• **Recorded data**:
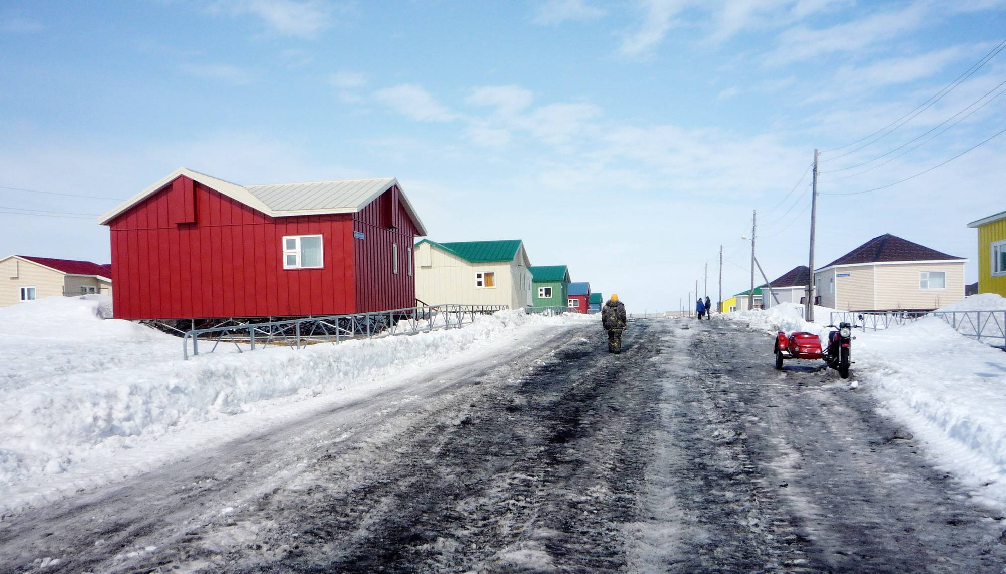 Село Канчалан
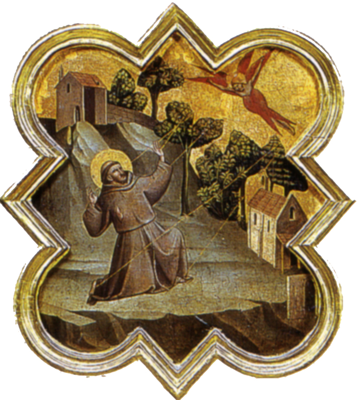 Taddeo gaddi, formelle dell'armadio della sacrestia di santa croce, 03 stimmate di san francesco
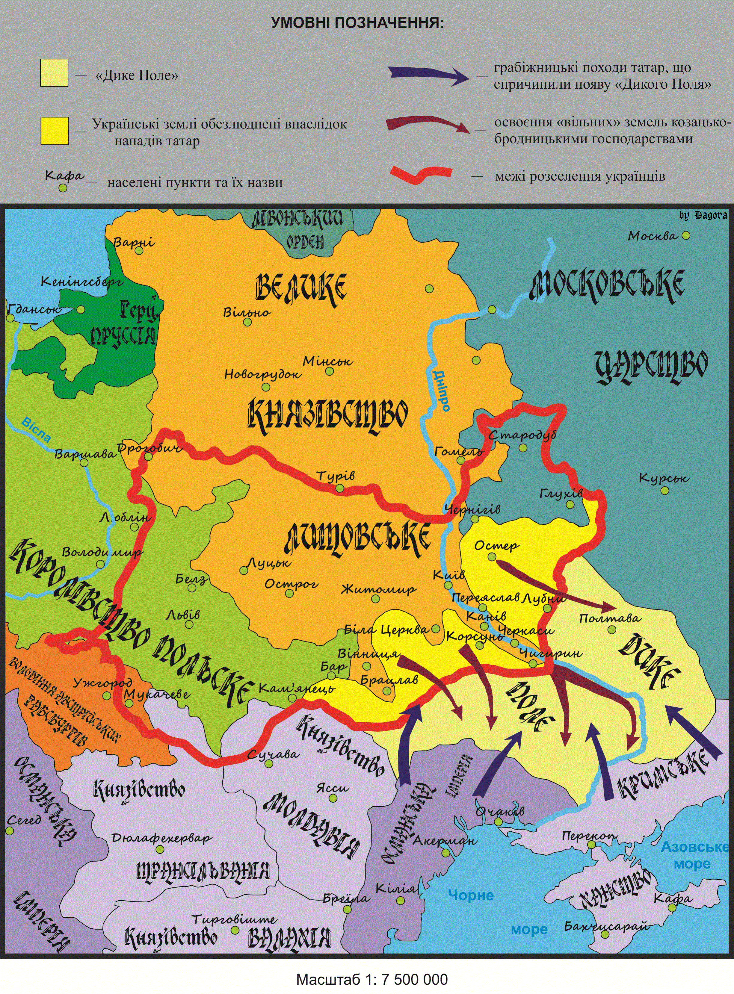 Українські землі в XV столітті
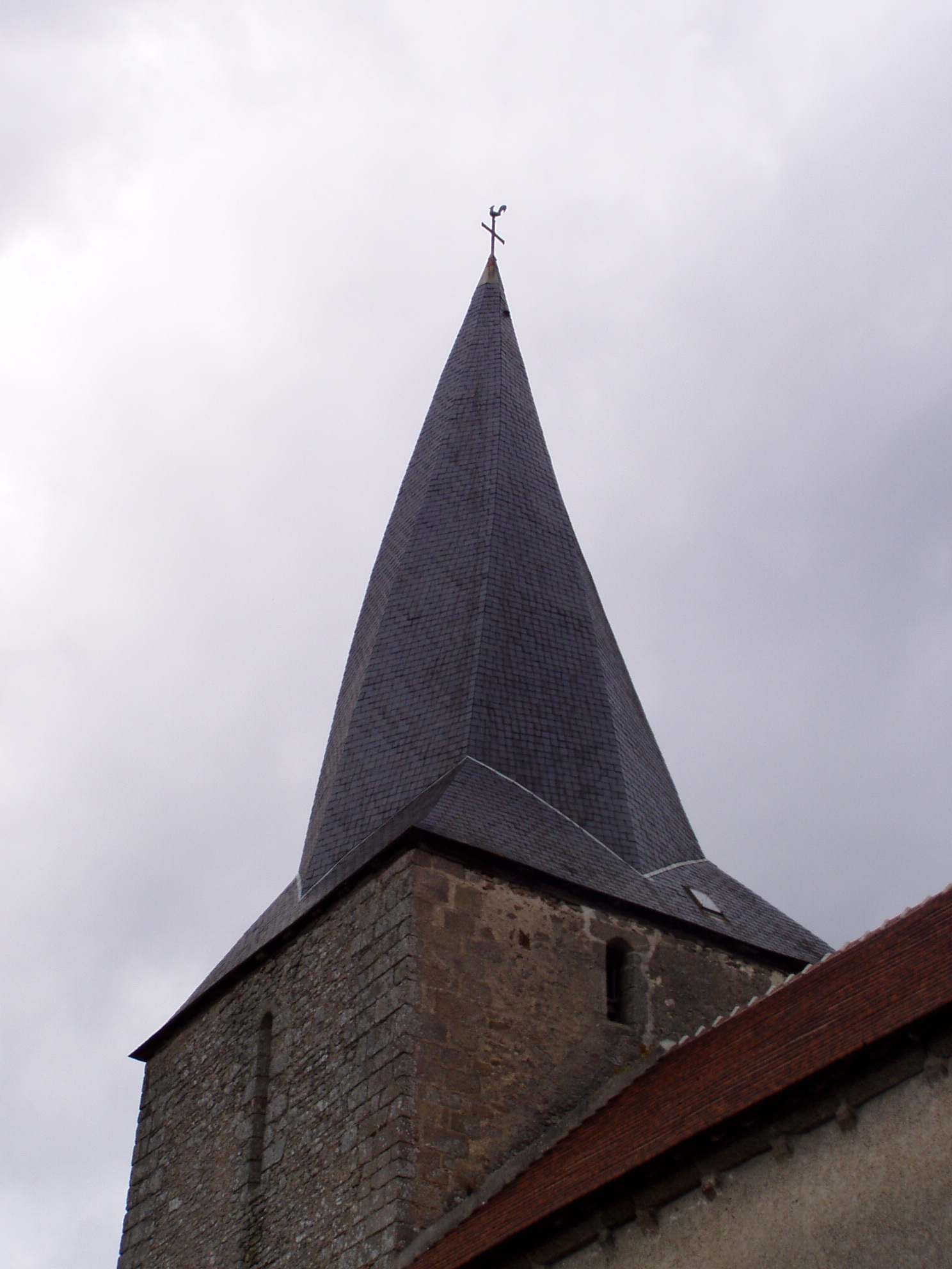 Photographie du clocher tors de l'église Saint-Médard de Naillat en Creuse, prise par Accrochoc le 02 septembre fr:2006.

...

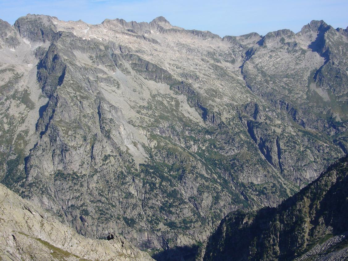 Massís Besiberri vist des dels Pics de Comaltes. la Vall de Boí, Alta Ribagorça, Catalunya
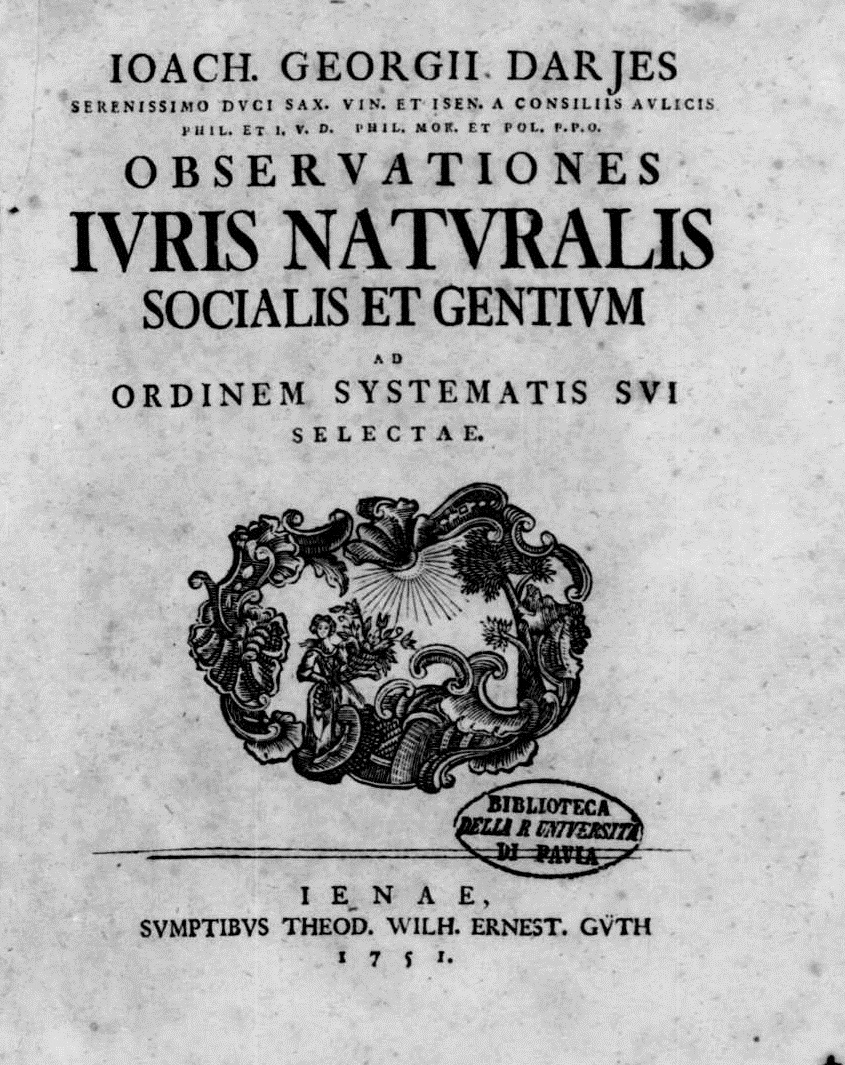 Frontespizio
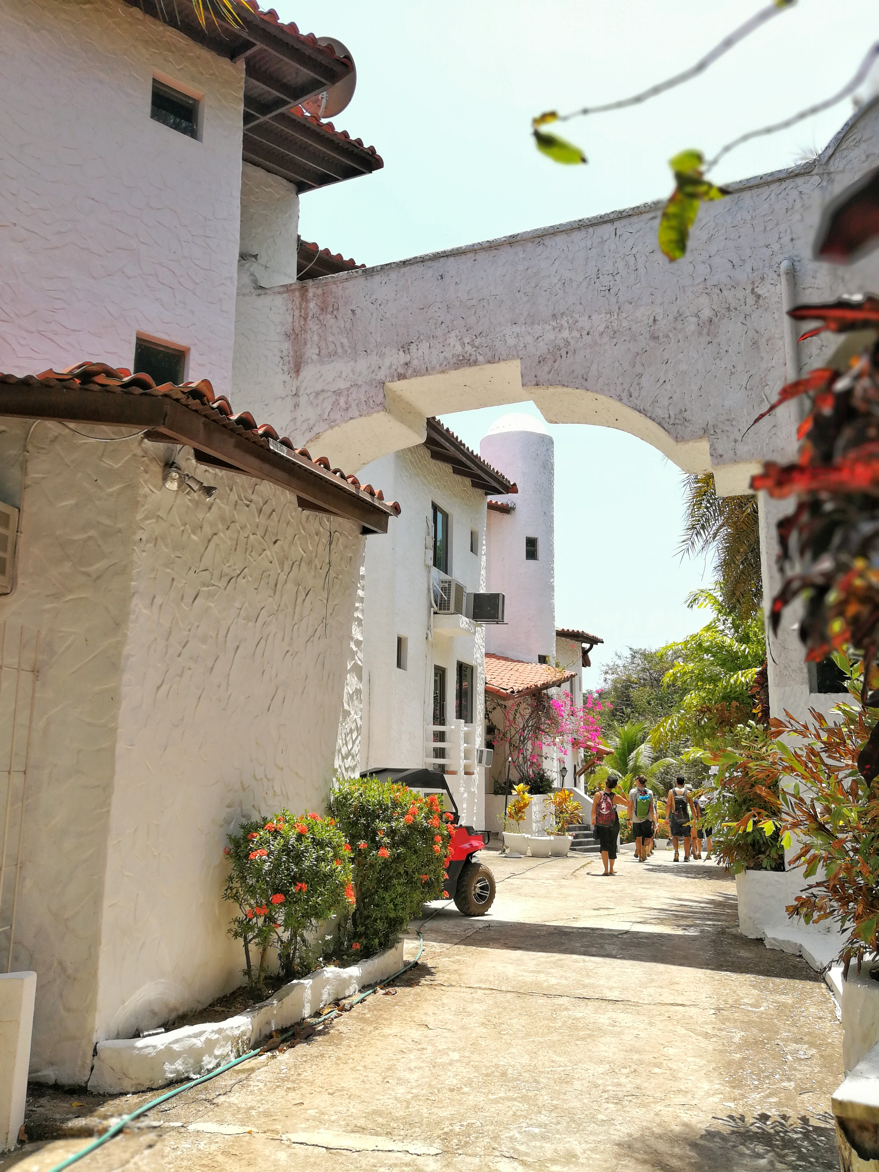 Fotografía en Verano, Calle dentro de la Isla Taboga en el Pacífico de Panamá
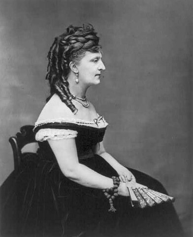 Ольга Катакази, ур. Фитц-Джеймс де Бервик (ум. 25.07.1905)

• **Work request**: Copy nothing but the lines above from the one with "Fotografía en Verano, Calle" to the one with "Ольга Катакази, ур.", inclusive, word for word. Leave every picture out.

• **Solved exercise**:
 Fotografía en Verano, Calle dentro de la Isla Taboga en el Pacífico de Panamá
 Ольга Катакази, ур. Фитц-Джеймс де Бервик (ум. 25.07.1905)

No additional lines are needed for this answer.